Singing Potatoes
Friday, 27 August 2004
Blast from the Past

Those who seek absolute power, even though they seek it to do what they regard as good, are simply demanding the right to enforce their own version of heaven on earth. And let me remind you, they are the very ones who always create the most hellish tyrannies. Absolute power does corrupt, and those who seek it must be suspect and must be opposed. Their mistaken course stems from false notions of equality, ladies and gentlemen. Equality, rightly understood, as our founding fathers understood it, leads to liberty and to the emancipation of creative differences. Wrongly understood, as it has been so tragically in our time, it leads first to conformity and then to despotism.

— Barry Goldwater,
July 16,1964

Fellow Republicans, it is the cause of Republicanism to resist concentrations of power, private or public, which enforce such conformity and inflict such despotism. It is the cause of Republicanism to ensure that power remains in the hands of the people. And, so help us God, that is exactly what a Republican president will do with the help of a Republican Congress.

— ibid.

We must not see malice in honest differences of opinion, and no matter how great, so long as they are not inconsistent with the pledges we have given to each other in and through our Constitution. Our Republican cause is not to level out the world or make its people conform in computer regimented sameness. Our Republican cause is to free our people and light the way for liberty throughout the world.

— ibid.

Posted by godfrey (link)
Comments
So what are you/is he really trying to say?
I'm fascinated by the shift in the meaning of "conservatism" since Goldwater's time.

Today, Goldwater (whose nickname was "Mr.
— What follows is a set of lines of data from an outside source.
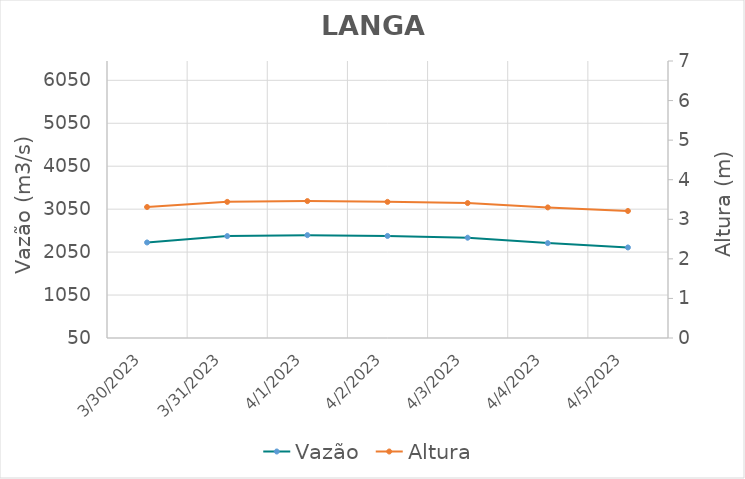
| Category | Vazão |
|---|---|
| 4/26/22 | 6357.44 |
| 4/25/22 | 6275.1 |
| 4/24/22 | 6196.88 |
| 4/23/22 | 5912.5 |
| 4/22/22 | 5801.88 |
| 4/21/22 | 4763.75 |
| 4/20/22 | 4718.96 |
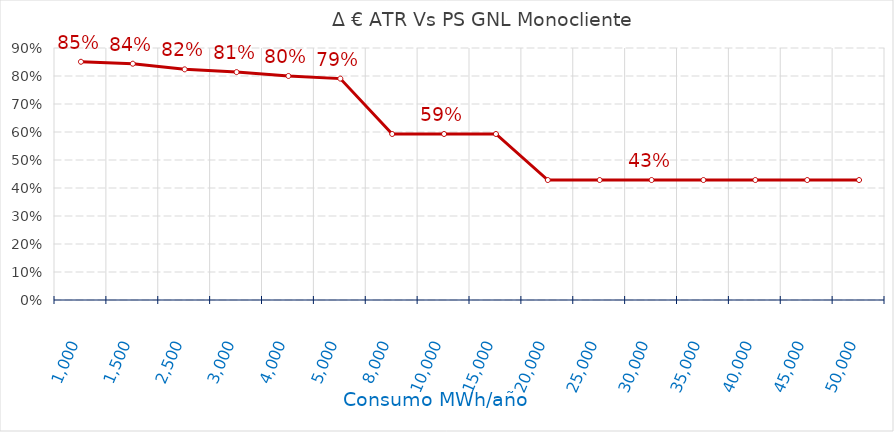
| Category | D €/año |
|---|---|
| 1000.0 | 0.851 |
| 1500.0 | 0.844 |
| 2500.0 | 0.824 |
| 3000.0 | 0.814 |
| 4000.0 | 0.8 |
| 5000.0 | 0.791 |
| 8000.0 | 0.593 |
| 10000.0 | 0.593 |
| 15000.0 | 0.593 |
| 20000.0 | 0.428 |
| 25000.0 | 0.428 |
| 30000.0 | 0.428 |
| 35000.0 | 0.428 |
| 40000.0 | 0.428 |
| 45000.0 | 0.428 |
| 50000.0 | 0.428 |

Conservative") would be seen as too liberal to run for President as a GOP candidate, because he was a staunch supporter of abortion, civil rights, and gay rights — but in his day, the Republican party ("the party of Lincoln") was a stronger supporter of civil rights than the Democrats. (This changed when the GOP altered its character in order to convert the solidly Democratic South; in politics, principles always seem to take a back seat to the ambition for power.)

Ironically, the direction the government has taken during the present administration — larger government, increased spending (indeed, the conversion of the country's largest budget surplus into its largest deficit), reduction of privacy, increased government scrutiny of its own citizens, legislative dismantling of the three-branch system of checks and balances, banning scientific research into certain areas, attacks on civil and gay rights — once upon a time, these were things Conservatives railed against Liberals for doing.
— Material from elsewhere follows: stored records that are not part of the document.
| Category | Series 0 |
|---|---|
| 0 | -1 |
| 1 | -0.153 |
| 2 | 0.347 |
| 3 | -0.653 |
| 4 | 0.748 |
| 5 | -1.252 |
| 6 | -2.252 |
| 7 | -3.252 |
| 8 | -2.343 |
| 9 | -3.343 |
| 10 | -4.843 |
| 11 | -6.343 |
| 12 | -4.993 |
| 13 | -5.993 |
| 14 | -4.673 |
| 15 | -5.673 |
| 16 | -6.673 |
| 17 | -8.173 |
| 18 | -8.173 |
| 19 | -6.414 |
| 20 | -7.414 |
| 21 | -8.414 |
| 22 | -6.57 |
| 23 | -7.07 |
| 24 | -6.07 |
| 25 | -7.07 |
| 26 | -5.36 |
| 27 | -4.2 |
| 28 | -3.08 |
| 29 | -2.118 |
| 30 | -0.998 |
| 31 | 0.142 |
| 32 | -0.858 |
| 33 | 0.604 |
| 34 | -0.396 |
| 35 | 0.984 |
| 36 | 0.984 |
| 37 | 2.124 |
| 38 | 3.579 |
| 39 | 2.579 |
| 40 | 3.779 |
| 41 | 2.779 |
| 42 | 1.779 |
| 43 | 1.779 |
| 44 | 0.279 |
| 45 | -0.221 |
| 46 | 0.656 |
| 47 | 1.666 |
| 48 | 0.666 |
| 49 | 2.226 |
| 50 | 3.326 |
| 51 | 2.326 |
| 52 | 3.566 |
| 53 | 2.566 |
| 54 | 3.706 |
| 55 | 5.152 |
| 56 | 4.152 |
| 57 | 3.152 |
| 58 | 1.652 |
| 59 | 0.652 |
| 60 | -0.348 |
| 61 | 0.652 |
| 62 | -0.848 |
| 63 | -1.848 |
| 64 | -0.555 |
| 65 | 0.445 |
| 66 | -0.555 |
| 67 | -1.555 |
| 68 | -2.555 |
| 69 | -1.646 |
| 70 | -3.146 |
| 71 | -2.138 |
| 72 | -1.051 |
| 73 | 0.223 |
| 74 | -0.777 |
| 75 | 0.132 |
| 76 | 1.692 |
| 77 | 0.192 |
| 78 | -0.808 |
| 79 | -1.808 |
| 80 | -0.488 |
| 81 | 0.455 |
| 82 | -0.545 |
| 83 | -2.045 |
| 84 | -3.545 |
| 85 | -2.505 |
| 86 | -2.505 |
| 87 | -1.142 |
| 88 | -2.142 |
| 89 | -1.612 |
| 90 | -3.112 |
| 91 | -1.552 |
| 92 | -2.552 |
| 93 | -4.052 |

So it's just interesting to me that Goldwater was liberal by today's standards, and the Republican party is liberal by the standards of just a few decades ago.

It's also a little ironic that some of the things he warned about in his acceptance speech, which he claimed could be prevented by a Republican President and a Republican Congress, are coming to pass at the hands of the Republicans.

You could probably power Washington by wrapping his body in copper wire and putting magnets around his grave.

Yep, that's what I thought you were trying to say. :)

I don't know very much about Goldwater, but I think that he would still agree with the dismantling of the welfare state, still a "conservative" hallmark. Um, except Clinton did some of that too, didn't he?

I wonder where he'd stand on Bush's tax cuts.

It's pretty clear to me that Bush is not in fact a true conservative, at least not fiscally. He's a corporatist.

Great essay, BTW.
Thanks. I think he'd disapprove of the tax cuts, for the reason that they're not being matched by reduced spending. (That really pisses me off; I'm no MBA, but even I know that reducing your cash intake and increasing your outflow is an abysmally stupid thing to do.)

Bush is certainly not a true conservative, at least by previous standards of conservatism. But it seems the definition of conservatism keeps shifting. I can't see any other reason for the fact that the conservatives in this country aren't up in arms about what Bush and Congress have been doing to our country — things which even a decade ago would have been anathema to most who self-identified as conservatives.

Good word, "corporatist". But I think that term describes more than a few politicians in both major parties.